Welche Eigenschaften und Kompetenzen sind Ihnen besonders wichtig, wenn es darum geht, Mitarbeitende für Ihr Team auszuwählen?
Da interessieren mich vor allem zwei Kompetenzen: Teamfähigkeit und Leistungsbereitschaft. Über den Rest kann man reden. Denn Fachwissen kann man sich aneignen, doch bei der Teamfähigkeit und Leistungsbereitschaft, da wird es schon schwieriger.
Wie eruieren Sie, ob jemand teamfähig und leistungsbereit ist?
Unter anderem mittels sehr unorthodoxer Vorstellungsgespräche, man könnte es «agile Recruiting» nennen. Dabei geht es vor allem darum «hinter die Hüllen zu schauen».
«Agile Recruiting», wie läuft das ab?
Je nach Position lade ich manchmal die ganze Familie mit Partner oder Partnerin und Kindern für einen Samstag ins Büro ein, am besten morgens um acht. Ohne grosse Vorbereitung soll die ganze Familie kommen und ich bringe «Gipfeli» mit und mein Sohn passt dann auf die Kinder auf. Rund 50% der Kandidaten sagen bereits bei dieser Einladung ab. Bei einer Zusage lernen wir uns dann alle kennen und dabei steht nicht etwa der CV im Mittelpunkt, sondern die Person, der Mensch. Auf beiden Seiten.
Welche Zukunftspläne haben Sie für Aesthetics?
Wir wollen nicht nur der führende, sondern auch der grösste Anbieter der integrativen Dermatologie und der plastischen Chirurgie in der Schweiz werden, durch das Credo «exzellente Medizin und menschliche Behandlung».
Wie möchten Sie das Unternehmen in den nächsten Jahren weiterentwickeln?

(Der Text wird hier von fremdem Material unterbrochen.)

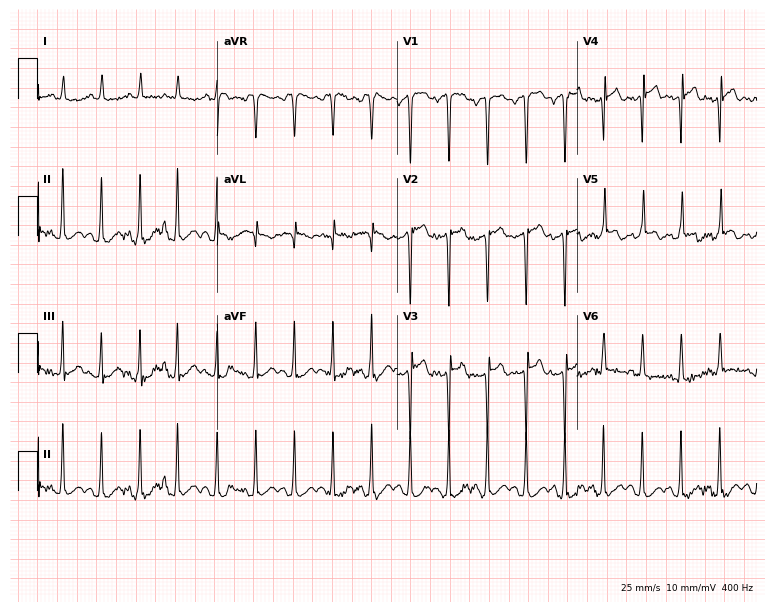
Standard 12-lead ECG recorded from a male patient, 67 years old. The tracing shows sinus tachycardia (a sinus rate of 100 beats per minute or more).

Jedes Unternehmen ist ein lebendiger Organismus und muss sich weiterentwickeln, sonst stirbt es. Gerne möchte ich Aesthetics mit einem Team aus leidenschaftlich für die Sache brennenden Menschen weiterentwickeln, begleitet von einem visionären langfristig orientierten Eigentümer.
Wie lautet Ihr Lieblingssatz für sich selbst als CEO?
Ein guter CEO arbeitet täglich daran, überflüssig zu sein.
Ihre grösste Lektion im Leben?
Die eigenen Grenzen erkannt zu haben.
Ihr schönstes Erlebnis?
Das Vertrauen geschenkt zu bekommen.
Wenn Sie etwas mit einem Fingerschnipp verändern könnten, was wäre das?
Dass wir Menschen unser Gegenüber ausreden lassen, ein grosses Herz und noch grössere Ohren haben.
Die Pallas Kliniken verfügen über 20 Standorte, von denen 7 zu Aesthetics gehören. Aesthetics Pallas Kliniken ist ein renommierter Anbieter von Dienstleistungen im Bereich Dermatologie, Venenheilkunde und ästhetischer Medizin/plastischer Chirurgie.